The author, Faith Rhyne, wrote the post in
the wake of the viral blog post I
am Adam Lanza's Mother that
followed the Newtown shootings. She tells her own story, offering alternatives
to the disease model of mental illness, that she views as highly
destructive.
First she writes of her own struggles as a
child:
"At age 12, I sat in a room with my mother, in an office that I didn’t want to be in, and listened to her discuss with a doctor what might be “wrong” with me. She was concerned and she had every right to be. In fact, she had a responsibility to be and, as a mother, she had an instinct to be. I was her child and I was struggling. I was angry, violent, suicidal, sullen, and rude."
She identifies how in this type of evaluation, the nuanced details of a child's struggles may not be heard:
"I don’t know if they told those doctors that I had just watched our family land be cleared and developed or that I was terrified of my math teacher or that, the year before, I had gone to Catholic school for a year, where an 8th grader had kissed me on the bus."
She fully acknowledges that she was suffering, but that the suffering was in no way alleviated by the notion that there was something "wrong" with her brain:
"My family spent many thousands of dollars
trying to help me and, as it turned out, the help hurt me more. Further,
the idea that I had something out-of-whack in my brain drove an invisible wedge
between me and the rest of my family, who spoke in measured tones and who would
glance at me furtively, wondering if I was about to explode."
She echoes the work of Stanley Greenspan, who identified the intimate connection between our sensory and affective experience, when she writes:
"It wasn’t until 20 years later that
I learned that the way I process information affects how I feel and that not
everybody’s brain works like mine...For some, the world is a loud and clumsy place, full of laughter that isn’t
understood and a deep observant sadness. For others, clothes hurt and school is
a nightmare. The lights buzz. The cafeteria stinks.
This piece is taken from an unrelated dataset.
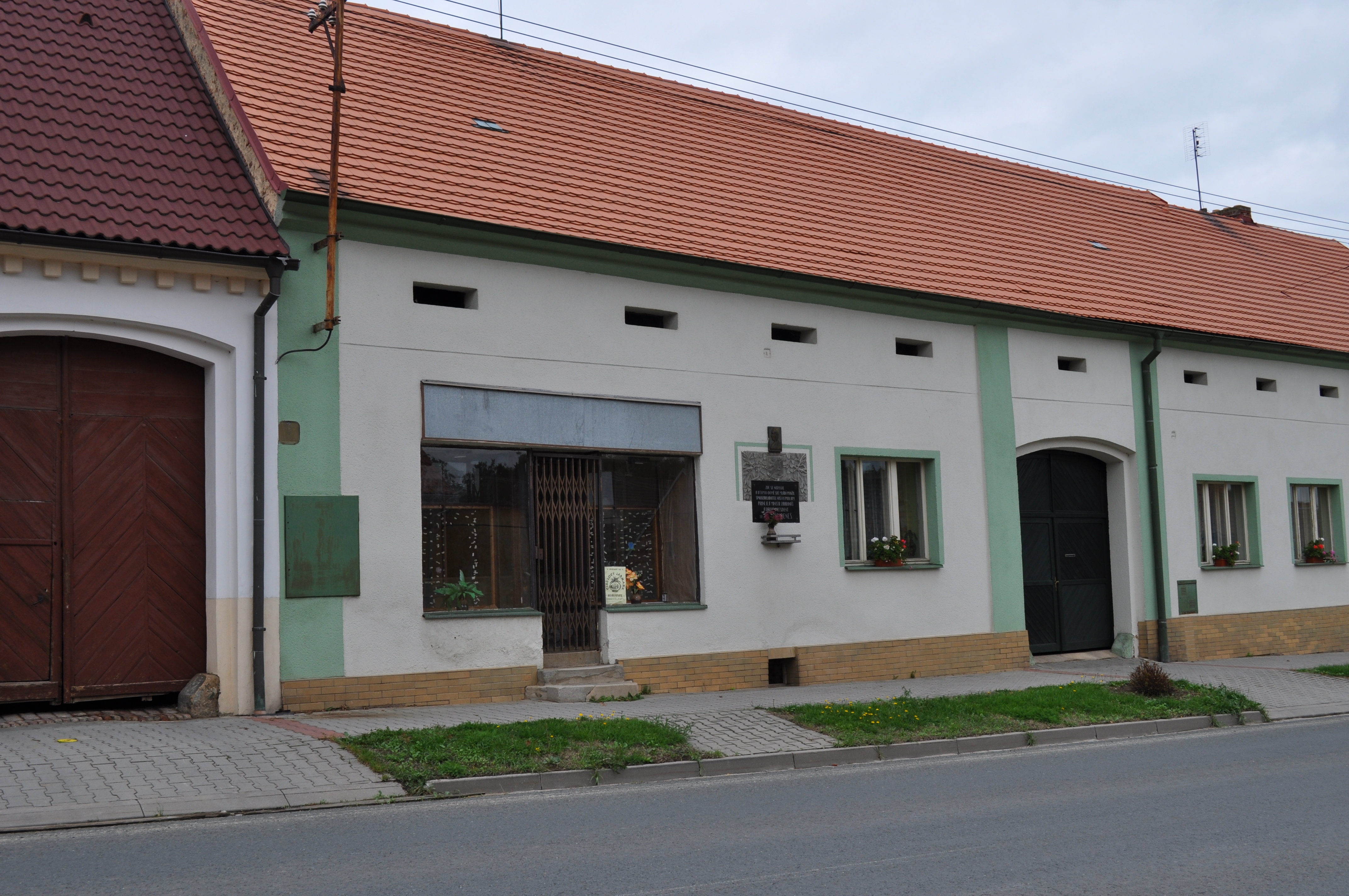 Rodný dům dr. Edvarda Beneše, Kožlany

The kids are mean and the
teachers are uninspiring. For some, it is all very confusing and hard to keep
up with. The frustration alone brings tears and anger."
She highlights the complexity of the genetic aspect of emotional struggles when she sees similar qualities in her own children. Not only do they seem to share these traits with her, but when she observes their struggles it provokes painful memories of her own childhood. She speaks from a place of deep empathy for both parent and child:
"No parent wants to see their child struggle. I am the mother of children
sometimes remind me a bit of myself as a kid, kids who are bright and
sensitive, who feel things deeply and who sometimes aren’t easy to comfort when
they have simply had enough. I understand how it feels to not know what to do,
to see that your child is struggling and to find that efforts to “make it
better” seem to cause more upset."
She calls attention to the need for families to:
"find skilled and conscientious supporters to help empower their children to be
confident in the worth of their differences and to find self-determined ways to
navigate challenges."
And to take time to listen to what the child's behavior is communicating:
"Often, children don’t know how to articulate what they need. However,
they will try to tell you. Sometimes, when children “act out,” they are trying
to tell you."
She captures the painful sense of betrayal that accompanies being told that there is something wrong with your brain:
"What does it feel like when the people you most need to believe in the strength
of your future and the sincerity of your struggle sit down and inform you that
there is something imbalanced in your brain and that it means you’ll probably
always struggle and that it means, also, that people may be scared of you,
because they don’t understand."
She articulates how the very effort to decrease stigma by equating mental and physical illness actually worsens stigma:
"The idea of mental illness creates and sustains stigma, by informing us that
people who struggle with their humanity in ways outside of the acceptable range
of normality are inherently flawed."
Finally she seems to channel the ideas of pediatrician and psychoanalyst D.W.Winnicott when she describes how the disease model may obstruct healthy development by interfering in a parent's ability to see the child's "true self:"
"When the professionals teach mothers to see their children as ill, both mother
and child are harmed in that they lose something essential to the parent-child
relationship, which is the ability to see their children clearly, with
compassion, love and a commitment to their brightest possible futures."
My major divergence from Ms. Rhyne lies in the fact that that while she appears to have joined the
"anti-psychiatry" movement, I do not see this problem as the "fault" of psychiatry alone. Rather, as I also articulate in my new
book, I see a complex set of cultural forces that have come together in a
society that is in many ways prejudice
against children. A range of professionals who care for children, including psychiatrists, pediatricians, occupational therapists, educators, and many others, must join together with parents to overcome this prejudice. We must recognize the value and necessity of protecting time and space to listen to
these youngest voices. In doing so we support their healthy development, and with that our future.